**Task requirements**: A faithful copy of every record is needed here. Images must not appear in it.

### Provided records

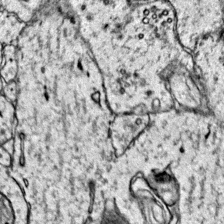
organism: Mouse
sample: Primary visual cortex
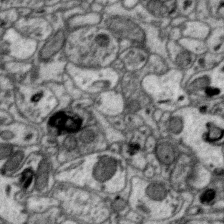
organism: Zebra finch
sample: Brain
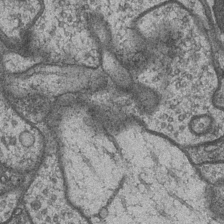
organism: Drosophila
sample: Optic medulla
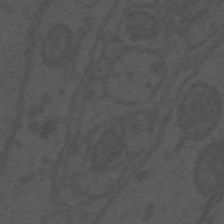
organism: Mouse
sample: Suprachiasmatic nucleus
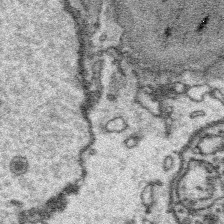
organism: Platynereis dumerilii
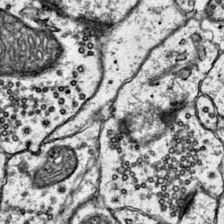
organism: Mouse
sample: Primary visual cortex
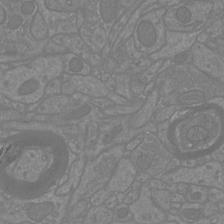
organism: Mouse
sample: Cortical neurons
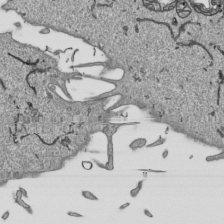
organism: Human
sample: Mitochondria in HCT116 cells
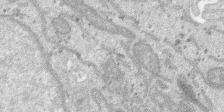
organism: Human
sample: Lung epithelial cells infected with SARS-CoV-2
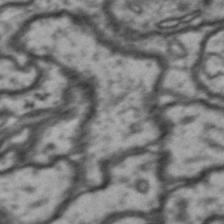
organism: Drosophila
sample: Brain

######

**Response**:
organism: Mouse
sample: Primary visual cortex
organism: Zebra finch
sample: Brain
organism: Drosophila
sample: Optic medulla
organism: Mouse
sample: Suprachiasmatic nucleus
organism: Platynereis dumerilii
organism: Mouse
sample: Primary visual cortex
organism: Mouse
sample: Cortical neurons
organism: Human
sample: Mitochondria in HCT116 cells
organism: Human
sample: Lung epithelial cells infected with SARS-CoV-2
organism: Drosophila
sample: Brain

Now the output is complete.